**WHAT TO PRODUCE:**
Below are entries. Copy exactly the lines running from the line that holds "0.089 | 0.009 |" to the line that holds "76.0 | 0 | 0", with both ends included.

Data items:

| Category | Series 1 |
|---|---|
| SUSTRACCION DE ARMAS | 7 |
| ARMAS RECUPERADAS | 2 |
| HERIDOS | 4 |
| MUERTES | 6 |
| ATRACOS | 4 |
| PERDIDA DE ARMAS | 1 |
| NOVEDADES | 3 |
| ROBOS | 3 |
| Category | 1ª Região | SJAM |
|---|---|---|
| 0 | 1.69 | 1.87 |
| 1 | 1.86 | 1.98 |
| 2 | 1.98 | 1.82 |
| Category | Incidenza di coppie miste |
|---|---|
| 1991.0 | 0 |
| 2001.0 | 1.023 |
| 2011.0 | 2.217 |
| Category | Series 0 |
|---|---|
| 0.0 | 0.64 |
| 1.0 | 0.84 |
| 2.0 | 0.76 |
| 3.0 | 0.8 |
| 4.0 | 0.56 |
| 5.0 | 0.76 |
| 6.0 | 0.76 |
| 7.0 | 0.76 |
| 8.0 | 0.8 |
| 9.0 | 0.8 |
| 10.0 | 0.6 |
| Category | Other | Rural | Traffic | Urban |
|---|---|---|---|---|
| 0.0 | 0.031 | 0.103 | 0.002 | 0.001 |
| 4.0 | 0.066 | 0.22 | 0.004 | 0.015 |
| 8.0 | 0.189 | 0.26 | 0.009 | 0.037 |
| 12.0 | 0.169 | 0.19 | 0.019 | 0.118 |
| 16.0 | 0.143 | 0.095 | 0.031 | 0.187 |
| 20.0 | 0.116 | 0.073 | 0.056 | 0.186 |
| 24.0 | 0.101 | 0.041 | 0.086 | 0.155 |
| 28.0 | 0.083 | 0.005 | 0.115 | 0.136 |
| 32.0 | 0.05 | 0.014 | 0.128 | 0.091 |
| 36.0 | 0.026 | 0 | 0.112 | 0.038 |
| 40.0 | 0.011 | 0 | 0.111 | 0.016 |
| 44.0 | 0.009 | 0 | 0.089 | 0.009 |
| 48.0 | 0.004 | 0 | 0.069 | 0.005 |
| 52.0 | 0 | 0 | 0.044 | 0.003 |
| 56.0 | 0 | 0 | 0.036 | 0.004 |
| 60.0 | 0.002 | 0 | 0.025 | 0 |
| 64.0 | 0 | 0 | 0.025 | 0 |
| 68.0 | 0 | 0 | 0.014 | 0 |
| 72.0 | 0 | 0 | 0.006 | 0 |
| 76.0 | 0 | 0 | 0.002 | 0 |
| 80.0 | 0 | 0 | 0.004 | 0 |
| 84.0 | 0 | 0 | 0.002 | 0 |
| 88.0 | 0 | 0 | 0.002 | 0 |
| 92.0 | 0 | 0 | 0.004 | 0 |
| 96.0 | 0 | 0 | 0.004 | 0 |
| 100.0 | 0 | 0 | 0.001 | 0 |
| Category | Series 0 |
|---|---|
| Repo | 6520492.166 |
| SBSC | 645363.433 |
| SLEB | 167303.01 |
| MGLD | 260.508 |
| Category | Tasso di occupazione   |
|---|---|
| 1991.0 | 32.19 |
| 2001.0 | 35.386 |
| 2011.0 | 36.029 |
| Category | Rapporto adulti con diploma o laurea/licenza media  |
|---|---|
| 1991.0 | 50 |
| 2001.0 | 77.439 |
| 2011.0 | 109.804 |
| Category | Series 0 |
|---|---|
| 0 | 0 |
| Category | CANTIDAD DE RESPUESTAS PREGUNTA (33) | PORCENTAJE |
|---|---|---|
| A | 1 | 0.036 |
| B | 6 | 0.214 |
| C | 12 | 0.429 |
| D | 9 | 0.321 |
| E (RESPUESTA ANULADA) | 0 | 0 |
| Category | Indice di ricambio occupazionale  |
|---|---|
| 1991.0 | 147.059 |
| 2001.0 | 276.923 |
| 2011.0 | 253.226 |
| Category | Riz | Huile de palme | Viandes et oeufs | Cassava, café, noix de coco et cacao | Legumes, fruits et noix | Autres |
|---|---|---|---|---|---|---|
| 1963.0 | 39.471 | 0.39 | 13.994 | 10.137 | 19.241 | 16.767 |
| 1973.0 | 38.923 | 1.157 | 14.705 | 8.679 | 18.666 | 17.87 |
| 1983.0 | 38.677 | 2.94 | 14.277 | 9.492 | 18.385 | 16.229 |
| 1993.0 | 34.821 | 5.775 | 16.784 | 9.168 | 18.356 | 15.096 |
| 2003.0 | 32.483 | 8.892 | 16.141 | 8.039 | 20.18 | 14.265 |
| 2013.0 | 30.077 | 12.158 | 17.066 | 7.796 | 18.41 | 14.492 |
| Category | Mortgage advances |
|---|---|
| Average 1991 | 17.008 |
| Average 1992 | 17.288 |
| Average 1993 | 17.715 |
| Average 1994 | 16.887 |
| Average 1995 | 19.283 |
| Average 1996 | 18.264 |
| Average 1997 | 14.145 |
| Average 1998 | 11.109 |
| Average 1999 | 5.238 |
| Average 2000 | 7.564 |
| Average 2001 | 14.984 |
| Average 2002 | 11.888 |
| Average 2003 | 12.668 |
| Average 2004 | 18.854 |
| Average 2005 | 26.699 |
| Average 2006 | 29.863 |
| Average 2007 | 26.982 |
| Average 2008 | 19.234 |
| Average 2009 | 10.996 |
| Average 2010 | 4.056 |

**RESPONSE:**
| 44.0 | 0.009 | 0 | 0.089 | 0.009 |
| 48.0 | 0.004 | 0 | 0.069 | 0.005 |
| 52.0 | 0 | 0 | 0.044 | 0.003 |
| 56.0 | 0 | 0 | 0.036 | 0.004 |
| 60.0 | 0.002 | 0 | 0.025 | 0 |
| 64.0 | 0 | 0 | 0.025 | 0 |
| 68.0 | 0 | 0 | 0.014 | 0 |
| 72.0 | 0 | 0 | 0.006 | 0 |
| 76.0 | 0 | 0 | 0.002 | 0 |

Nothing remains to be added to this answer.